I look forward to reviewing these issues with you as soon as possible and working out appropriate precautions either on consent or with the direction of the Court. (Emphasis as per original.)
[34] The copies of the correspondence from counsel for the mother to counsel for the father appear as exhibits to the affidavit of the father. The correspondence is not referred to in the Mother’s Affidavit.
[35] Absent a Court Order and pursuant to the March 11 Undertaking, the father is permitted to have access to the children as approved by the CAS. A letter dated March 21, 2016 authored by Shawna McClemens of the CAS is attached as an exhibit to the Mother’s Affidavit. The letter, in its entirety, is as follows, “The parties applied to Family Services Ottawa in January 2016, but are not yet in a position to proceed with supervised access at that centre.”
[36] The Mother’s Affidavit is replete with descriptions of events which pre-date February 11, 2016. I draw an inference that those events were in the mother’s mind when she agreed to the terms of the temporary agreement and endorsement on February 11, 2016. The Mother’s Affidavit also includes reference to events subsequent to that date – including two break-ins at her home and the theft of the passports and birth certificates of the children. Those events occurred prior to the dates of the letters in which counsel stated on the mother’s behalf that she was prepared to continue with access in accordance with the terms agreed upon on February 11, 2016.
[37] The mother did not deliver any affidavit in reply to the father’s affidavit. She has not offered any explanation as to why she was prepared at least until March 19 (date of fax transmission) or March 21 (actual date of letter sent on March 19) – and despite events that had occurred prior to that date – to continue with the access as set out in the temporary agreement and endorsement of February 11, 2016.
[38] The mother has offered no explanation for what transpired between March 17 when her counsel assured counsel for the father that the mother was prepared to continue with access as per the February 11, 2016 temporary agreement and March 19 when the letter dated March 21 appears to have been sent by fax to counsel for the father.
[39] In all of the circumstances, including absent such an explanation, I find that the matter is not “so extreme that the court must intervene immediately.”
[40] The order made by Justice Beaudoin on February 11, 2016 has yet to be formally issued and entered because of the notice of dispute delivered by the father in late March – 20 days after he gave the undertaking. As a result, neither of the parties has an order upon which they may rely, in the context of the Undertaking. Given the number of charges which the father faces, the seriousness of those charges, and that they stem from domestic conflict, it is important for the parties that they are clear on the terms in place with respect to supervised access.
[41] By way of information, subsequent to hearing this matter, I spoke with the co-ordinating authorities and was informed that the earliest date available for a two-hour motion is June 14, 2016.
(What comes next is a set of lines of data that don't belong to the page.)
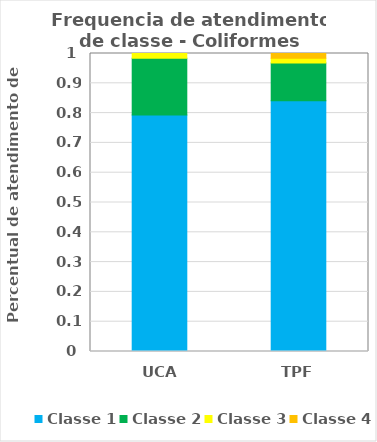
| Category | Classe 1 | Classe 2 | Classe 3 | Classe 4 |
|---|---|---|---|---|
| UCA | 0.794 | 0.19 | 0.016 | 0 |
| TPF | 0.841 | 0.127 | 0.016 | 0.016 |
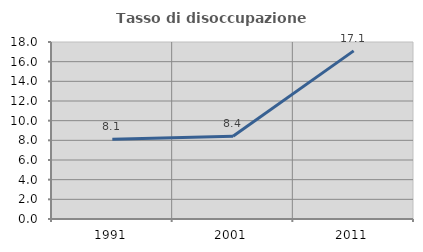
| Category | Tasso di disoccupazione giovanile  |
|---|---|
| 1991.0 | 8.121 |
| 2001.0 | 8.418 |
| 2011.0 | 17.098 |
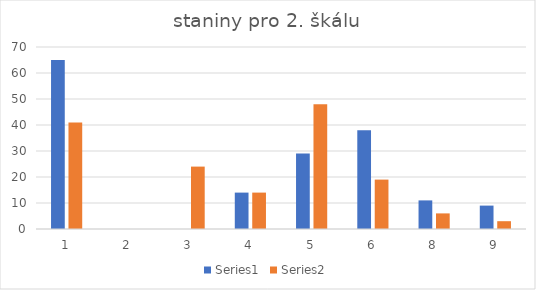
| Category | Series 0 | Series 1 |
|---|---|---|
| 1.0 | 65 | 41 |
| 2.0 | 0 | 0 |
| 3.0 | 0 | 24 |
| 4.0 | 14 | 14 |
| 5.0 | 29 | 48 |
| 6.0 | 38 | 19 |
| 8.0 | 11 | 6 |
| 9.0 | 9 | 3 |
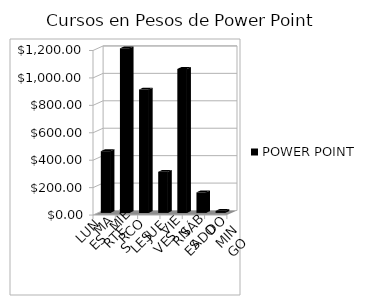
| Category | POWER POINT |
|---|---|
| LUNES | 450 |
| MARTES | 1200 |
| MIÉRCOLES | 900 |
| JUEVES | 300 |
| VIERNES | 1050 |
| SÁBADO | 150 |
| DOMINGO | 15 |
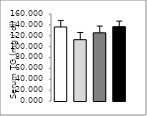
| Category | Series 0 |
|---|---|
| 0 | 136.131 |
| 1 | 112.738 |
| 2 | 125.357 |
| 3 | 136.667 |
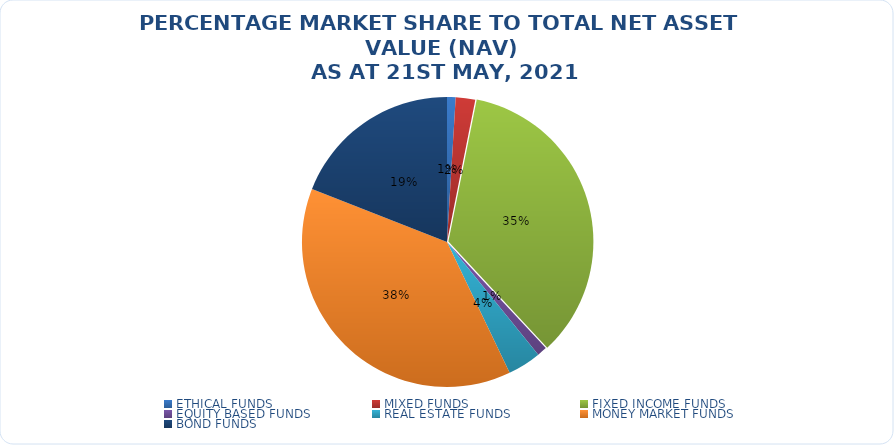
| Category | NET ASSET VALUE |
|---|---|
| ETHICAL FUNDS | 12798029076.03 |
| MIXED FUNDS | 28972789336.45 |
| FIXED INCOME FUNDS | 466270217450.1 |
| EQUITY BASED FUNDS | 14707102914.75 |
| REAL ESTATE FUNDS | 49723645730.911 |
| MONEY MARKET FUNDS | 507903798812.736 |
| BOND FUNDS | 254269172604.1 |

[42] I therefore direct that the primary focus of the case conference scheduled for the 20th of April be to: a) resolve the terms of the order; and b) address the manner in which the father’s supervised access visits with the children is to continue. In the event the parties are unable to resolve the latter issue at the case conference, the presiding Judge will be in a position to determine whether the matter is, for any reasons not in the record before me as of April 12, urgent and, if necessary, schedule a date for the motion with respect to the supervised access.
Costs
[43] In the event the parties are unable to agree upon costs related to the matter argued before me, they may make written submissions as follows:
a) The submissions shall be limited to a maximum of three pages, exclusive of a bill of costs; b) Written submissions shall comply with Rule 4 of the Rules of Civil Procedure, R.R.O. 1990, Reg. 194; c) Hard copies of any case law or other authorities relied on shall be provided with the submissions; The written submissions and authorities shall be single-sided pages; and d) Written submissions shall be delivered by 5:00 p.m. on the tenth business day following the date on which this decision is released.